All the forecasts for a given lead time were collected to form a continued forecast NINO3.4 time series. The two panels of Fig.1 compare the forecast NINO3.4 at leadtimes 6 months and 12 months with the observed NINO3.4. The Correlation coefficients between the forecast and observed NINO3.4 were calculated as skills for each decade from 1950s to 1990s, and for the whole period as well. The results are listed in Table 1.
Fig. 2 shows the forecasts at leadtimes of 3, 6, 9, and 12 months, using data up to March 1998. The forecasts indicate that the current warm condition has peaked and will taper off in the coming months. The 9- and 12-month forecasts also indicate that a La Nina event (cold condition in the tropical Pacific) will come by the end of 1998.

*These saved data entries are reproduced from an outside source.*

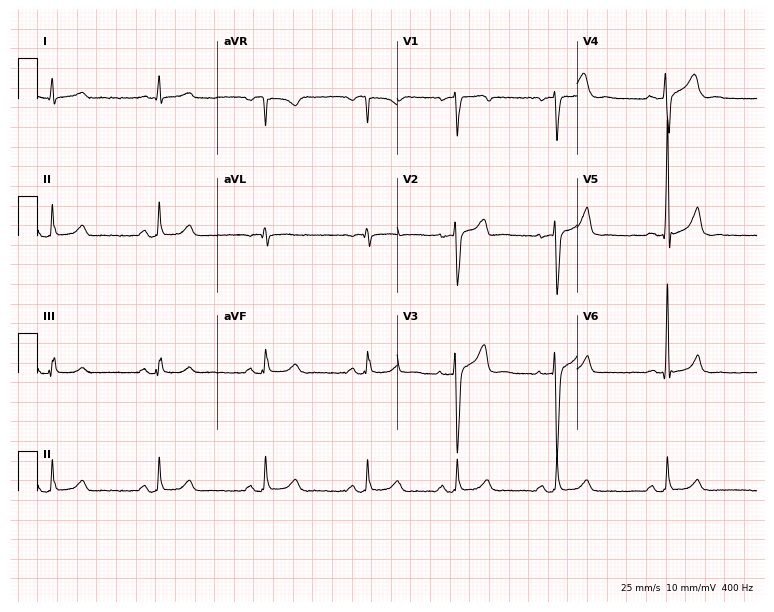
12-lead ECG (7.3-second recording at 400 Hz) from a 43-year-old man. Labelled as a normal ECG.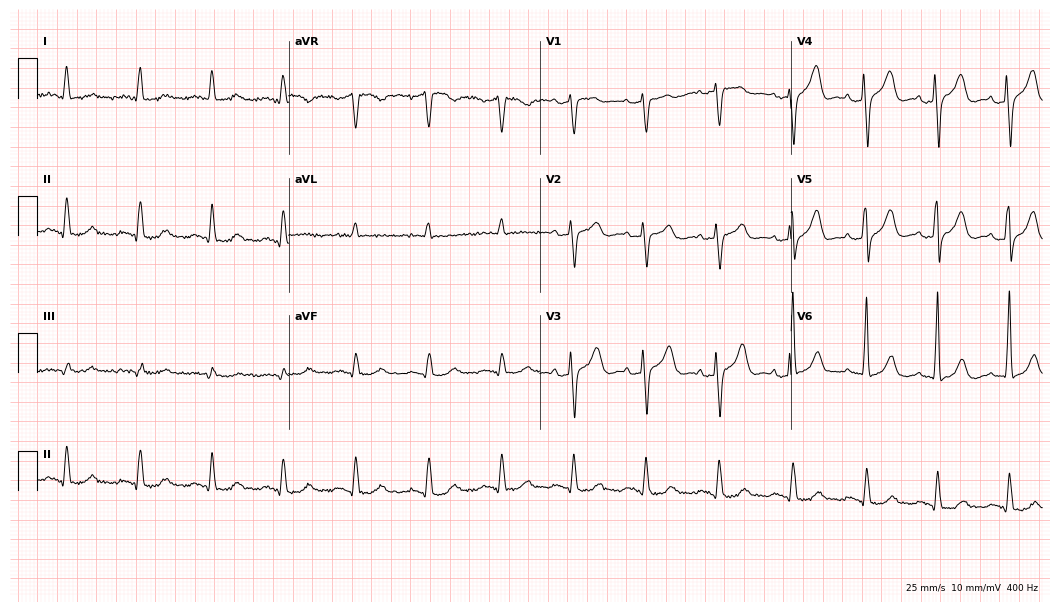
12-lead ECG from a female, 60 years old (10.2-second recording at 400 Hz). Recorded interpretation: within normal limits.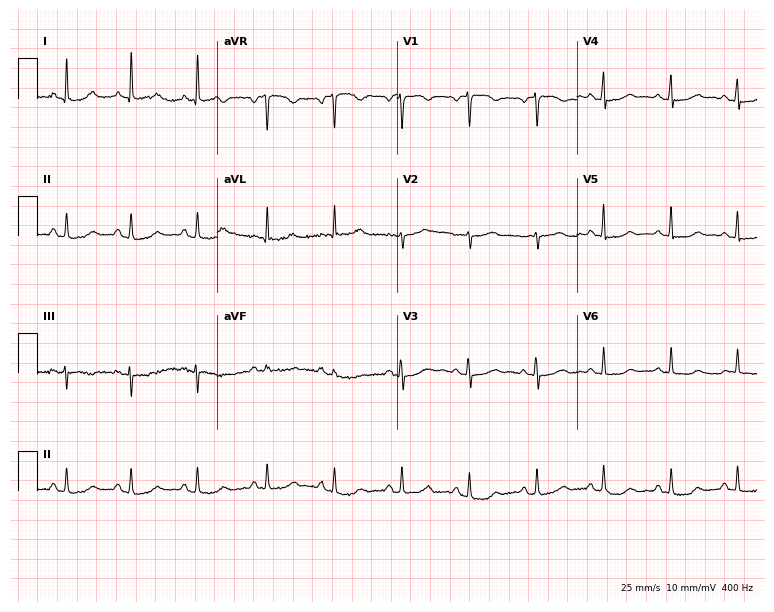
Electrocardiogram, a 49-year-old woman. Overall reading on record: normal ECG.

Table 1. The test correlation skills for different test periods
|
Test Period |
3-month |
6-month |
9-month |
12-month |
15-month |
|
1950-59 |
0.77 |
0.54 |
0.40 |
0.36 |
0.06 |
|
1960-69 |
0.81 |
0.66 |
0.59 |
0.52 |
0.43 |
|
1970-79 |
0.92 |
0.78 |
0.71 |
0.66 |
0.52 |
|
1980-89 |
0.87 |
0.76 |
0.67 |
0.71 |
0.78 |
|
1990-97 |
0.88 |
0.71 |
0.53 |
0.53 |
0.53 |
|
1950-97 |
0.86 |
0.69 |
0.57 |
0.52 |
0.42 |
References:
Breiman, L., 1997: Bagging predictions. Machine Learning, in press. Available at ftp://stat.berkeley.edu/users/pub/breiman
Tang, B., 1995: Periods of linear development of the ENSO cycle and POP forecast experiments. J. Climate, 8, 682-691.
Tangang, F.T., W.W. Hsieh and B. Tang, 1997: Forecasting the equatorial Pacific sea surface temperatures by neural network models. Climate Dynamics, 13, 135-147.
Tangang, F.T., W.W. Hsieh and , B. Tang, 1997: Forecasting regional sea surface temperatures in the tropical Pacific by neural network models, with wind stress and sea level pressure as predictors, J. Geophys. Res., in press.
Tangang, F.T., B. Tang, W.W. Hsieh and A. Monahan, 1997: Forecasting ENSO events: a neural network approach, J. Climate, in press.
Woodruff, S.D., R.J. Slutz, R.L. Jenne, and P.M. Steurer, 1987: A comprehensive ocean-atmosphere data set. Bull. Am. Meteorol. Soc., 6, 1239-1250.
Figure captions
Figure 1. Output of the cross-validation forecasting experiments at leadtimes of 6 months and 12 months
Figure 2. Forecasts of the neural networks at 3, 6, 9, and 12 month leadtimes.